Masa Depan Gianni Infantino Dipertanyakan
Walaupun proposal resmi dibatalkan, tekanan terhadap Gianni Infantino belum mereda. Sejumlah media internasional melaporkan posisi Infantino kini mulai dipertanyakan setelah dianggap melakukan kesalahan besar dalam membaca respons asosiasi anggota FIFA. Laporan The Times menyebut masa depan Infantino sebagai Presiden FIFA kini berada dalam situasi yang tidak menentu.
Sementara Sky Sports melaporkan bahwa banyak pihak di internal FIFA menganggap proposal tersebut sebagai "kesalahan penilaian yang sangat fatal" yang berpotensi mengakhiri kepemimpinannya.
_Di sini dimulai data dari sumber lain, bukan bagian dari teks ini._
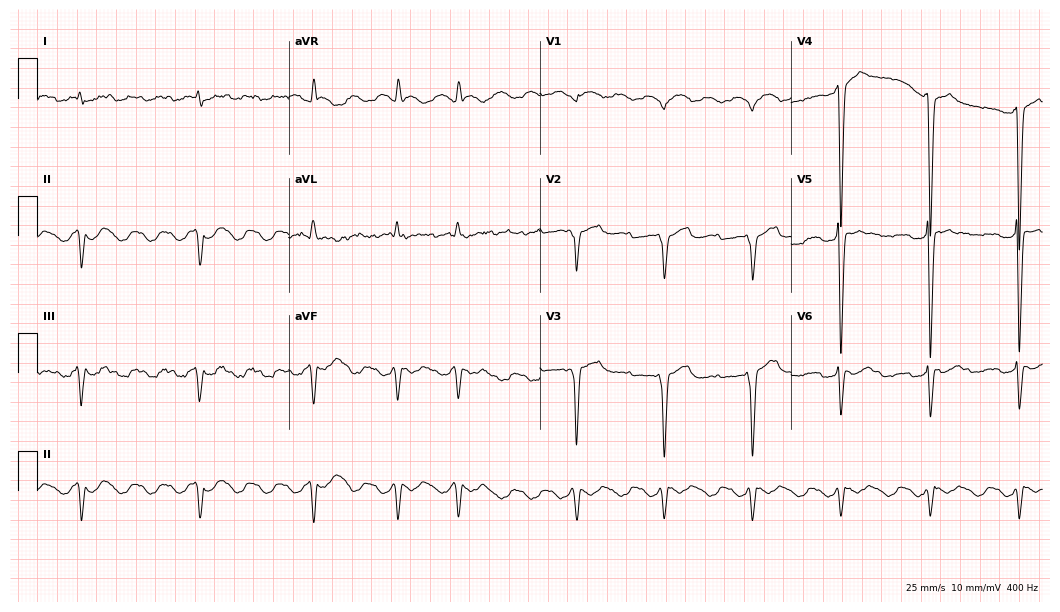
12-lead ECG from a man, 52 years old. Screened for six findings — first-degree AV block, right bundle branch block, left bundle branch block, sinus bradycardia, atrial fibrillation, sinus tachycardia — none is recorded.
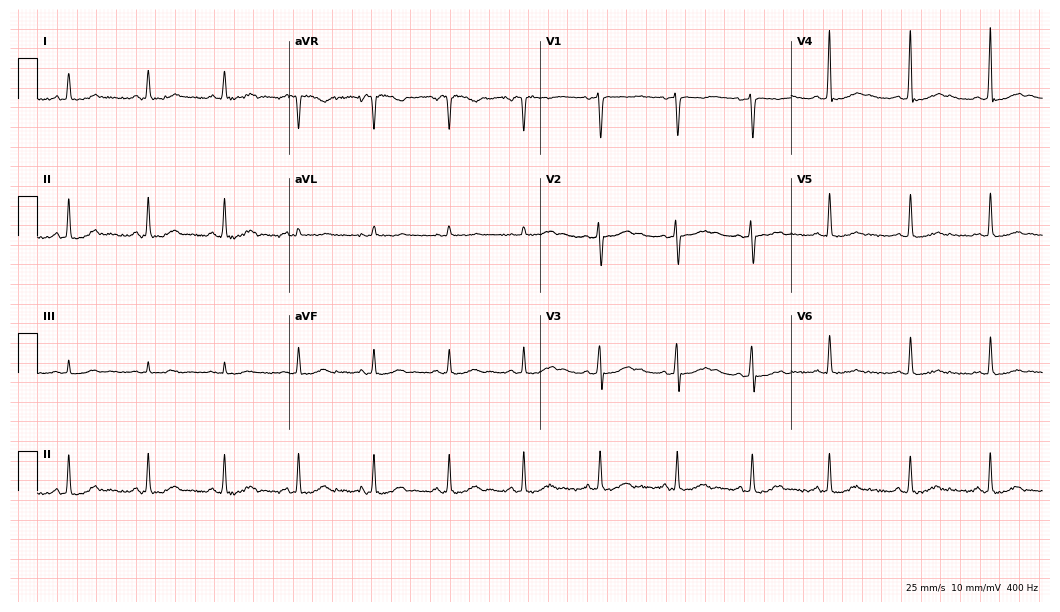
12-lead ECG (10.2-second recording at 400 Hz) from a 39-year-old female. Screened for six findings — first-degree AV block, right bundle branch block, left bundle branch block, sinus bradycardia, atrial fibrillation, sinus tachycardia — none is recorded. Only these six findings were labelled.
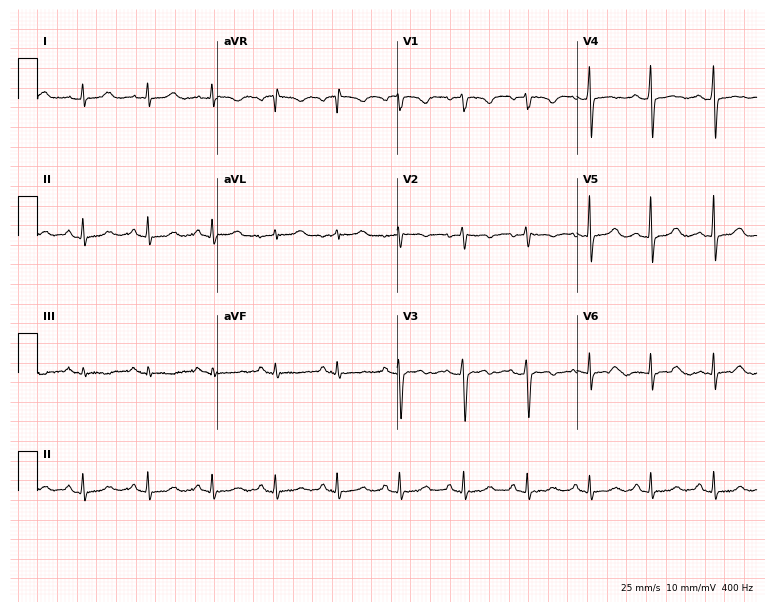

Menurut aturan FIFA, mosi tidak percaya terhadap presiden dapat diajukan apabila memperoleh dukungan sedikitnya 20 persen dari total asosiasi anggota.
Sampai saat ini proses tersebut memang belum dimulai, dan Infantino juga belum memberikan sinyal akan mengundurkan diri.
FIFA Fokus Pulihkan Kepercayaan Anggota
Infantino menyatakan akan menggelar pertemuan dengan berbagai pihak dalam beberapa pekan mendatang guna meredakan ketegangan serta membangun kembali persatuan di lingkungan FIFA. Ia menegaskan fokus utama FIFA tetap mengembangkan sepak bola global, khususnya di negara-negara yang masih membutuhkan dukungan pengembangan.
Meski rencana penjualan saham Piala Dunia resmi dibatalkan, polemik yang muncul diperkirakan masih akan menjadi tantangan besar bagi kepemimpinan Gianni Infantino dalam waktu dekat.